There’s a subplot in this episode with Peggy having trouble asserting herself to her underling copywriters at her new firm. She appears to be overly critical of their work and because of her gender comes off as a total bitch. Her boss Ted Chaough (Kevin Rahm) is encouraging and a bit creepy. He looks to steal clients an business from Peggy’s old firm with her help.


Over at Sterling Cooper, all three Jaguar reps hear Pete’s pitch for Herb about ditching the national campaign for the local focus. Don deflty carries the ball and runs with it, suggesting that the luxury brand resort to mailers and Sunday circulars. Don has now embarrassed Herb and Pete while keeping the factory owners happy and maintaining the level of advertising at a match with both the firm and the car brand. The luxury brand doesn’t need to use street level advertising. This of course angers Pete, who has a lot to deal with right now.

We close the episode to another flashback to the brothel. Dick is watching through a peephole as his pregnant stepmother Abigail is taken by “Uncle Mac”. A maiden of the house catches him on the way past with her John. She explains that this is how it works here, and that is how Dick earned his own room, by having his stepmom service the man of the house. Ummm…gross!

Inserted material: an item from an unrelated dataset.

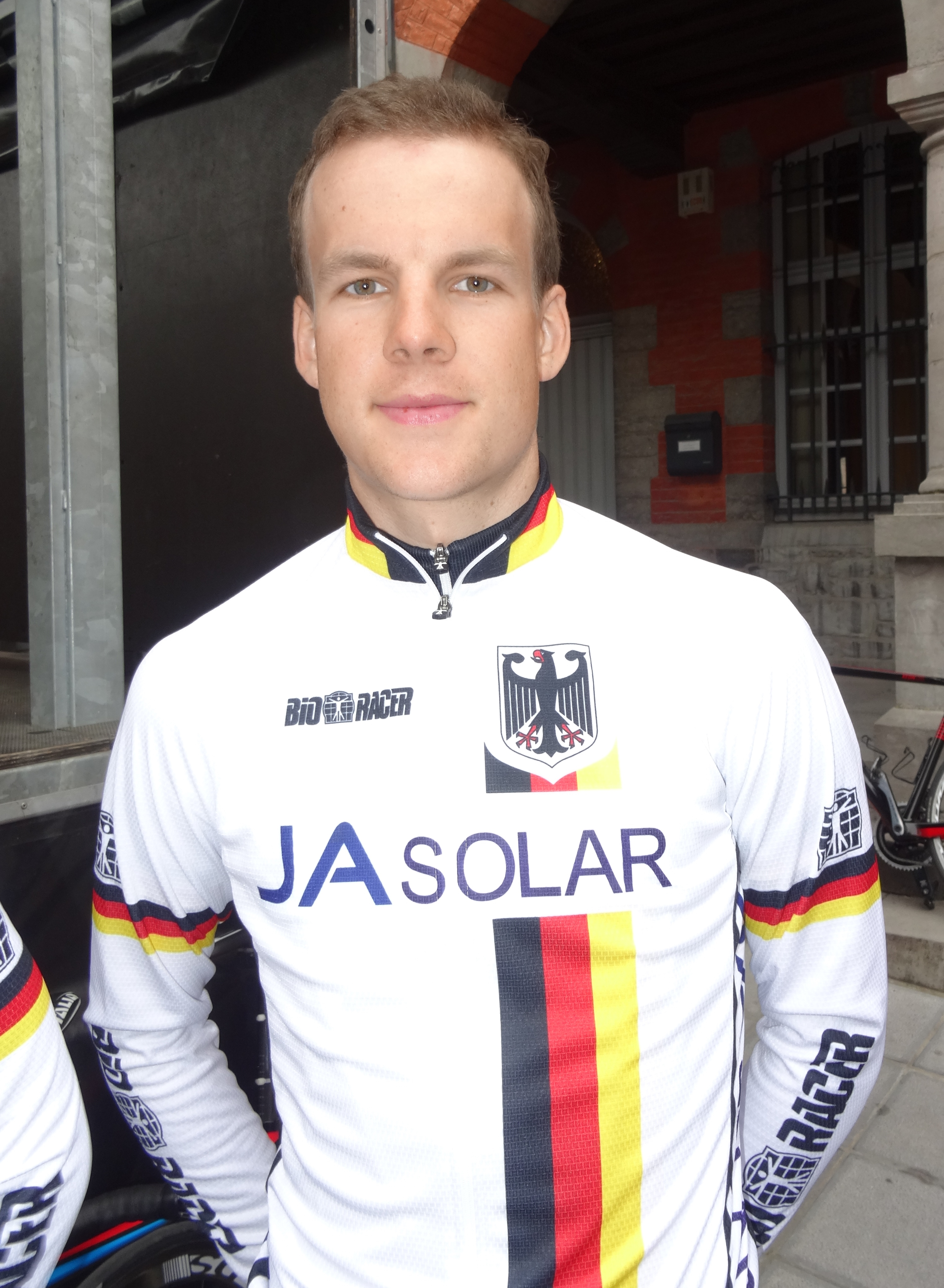 Triptyque des Monts et Châteaux 2014, étape 1, 4 avril 2014, départ d'Antoing. Depicted person: Jonas Koch Depicted team: Équipe nationale d'Allemagne espoirs The creation of these files was made possible thanks to the organizers of the Triptyque des Monts et Châteaux 2014 English | français | +/−

Complicated feelings about relationships and boundaries are explored in this episode. No redemption for anyone but some empowerment for Trudy at least.

Neighbors Sylvia and Megan now know more about each other, but it is difficult for either of them to be as detached as Don is to the whole situation. He seems to be able to turn his feelings on and off like a faucet. Is Don falling in love with Sylvia, and is he as close to marital disaster as Pete seems to be? The stories are too parallel not to notice, but leading man Don always has better luck than Pete, and Pete resents that.


The tension wire is tight between the two floors in Don’s building as we end episode 3. The teaser for the next episode doesn’t reveal much—except that Stan may be feeding more than his usual reefer addiction.